Saturday 10 August 2013

Our Grandmothers - Maya Angelou

I am publishing this poem in a blog acknowledging the work of Maya Angelou and the full context of the history that lies behind the N-word, it talks of the generations that bore the brunt of the hate and humiliation that we have so easily forgotten for an odious trend of identity that signifies we have lost our roots and have become a nation of people bereft of a storied ancestry.
An anthology of her poems appears here.
Our Grandmothers
She lay, skin down in the moist dirt,
the canebrake rustling
with the whispers of leaves,
and loud longing of hounds and
the ransack of hunters crackling the near branches.
She muttered, lifting her head a nod toward freedom,
I shall not, I shall not be moved.
She gathered her babies,
their tears slick as oil on black faces,
their young eyes canvassing mornings of madness.
Momma, is Master going to sell you from us tomorrow?
Yes.
Unless you keep walking more and talking less.
Yes.
Unless the keeper of our lives releases me from all commandments.
Yes.
And your lives,
never mine to live,
will be executed upon the killing floor of innocents.
Unless you match my heart and words,
saying with me,
I shall not be moved.
In Virginia tobacco fields,
leaning into the curve of Steinway
pianos, along Arkansas roads,
in the red hills of Georgia,
into the palms of her chained hands,
she cried against calamity,
You have tried to destroy me and though I perish daily,
I shall not be moved.
Her universe,
often summarized into one black body
falling finally from the tree to her feet,
made her cry each time into a new voice.
All my past hastens to defeat,
and strangers claim the glory of my love,
Iniquity has bound me to his bed.
Yet, I must not be moved.
She heard the names,
swirling ribbons in the wind of history:
nigger, nigger bitch, heifer,
mammy, property, creature, ape, baboon,
whore, hot tail, thing, it.
She said, but my description cannot fit your tongue,
for I have a certain way of being in this world,
And I shall not, I shall not be moved.
No angel stretched protecting wings above the heads of her children,
fluttering and urging the winds of reason into the confusions of their lives.

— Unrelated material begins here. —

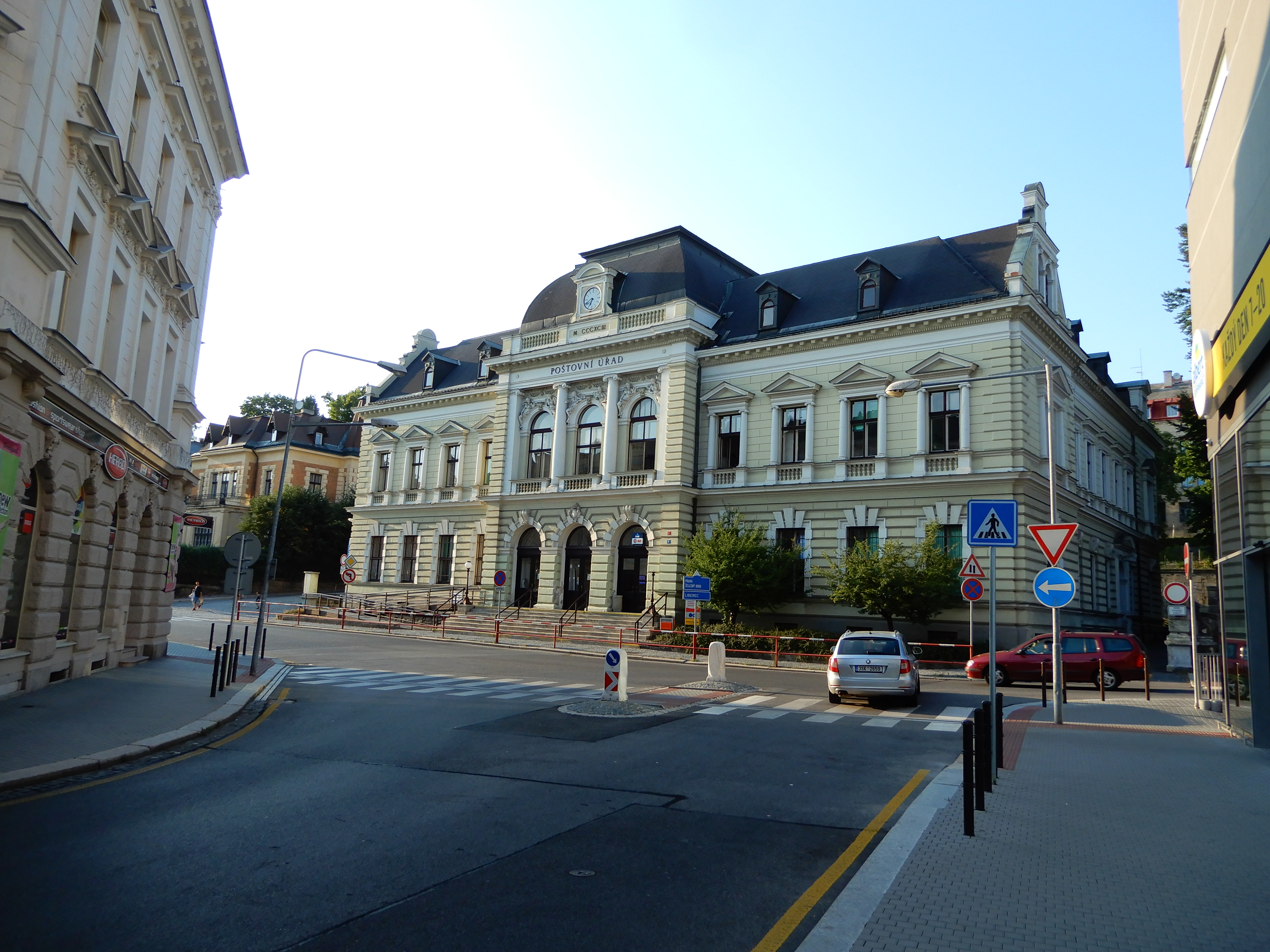 Hlavní poštovní úřad, Jablonec nad Nisou, Liberecká 32/2, stav. Arwed Tharmus, 1896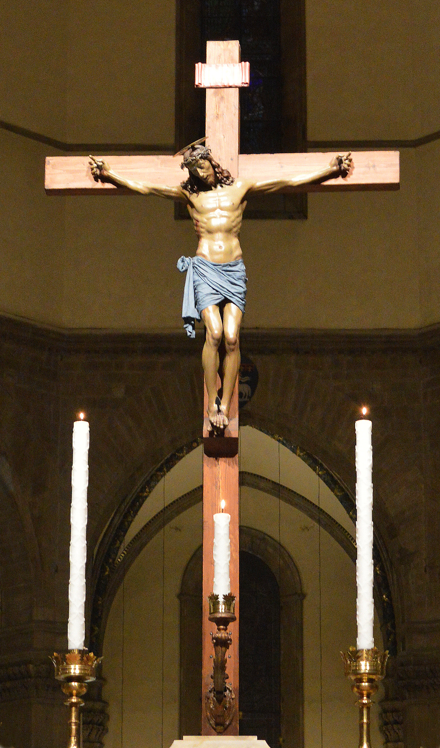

The sprouted like young weeds,
but she could not shield their growth
from the grinding blades of ignorance, nor
shape them into symbolic topiaries.
She sent them away,
underground, overland, in coaches and
shoeless.
When you learn, teach.
When you get, give.
As for me,
I shall not be moved.
She stood in mid-ocean, seeking dry land.
She searched God's face.
Assured,
she placed her fire of service
on the altar, and though
clothed in the finery of faith,
when she appeared at the temple door,
no sign welcomed
Black Grandmother, Enter here.
Into the crashing sound,
into wickedness, she cried,
No one, no, nor no one million
ones dare deny me God, I go forth
alone, and stand as ten thousand.
The Divine upon my right
impels me to pull forever
at the latch on Freedom's gate.
The Holy Spirit upon my left leads my
feet without ceasing into the camp of the
righteous and into the tents of the free.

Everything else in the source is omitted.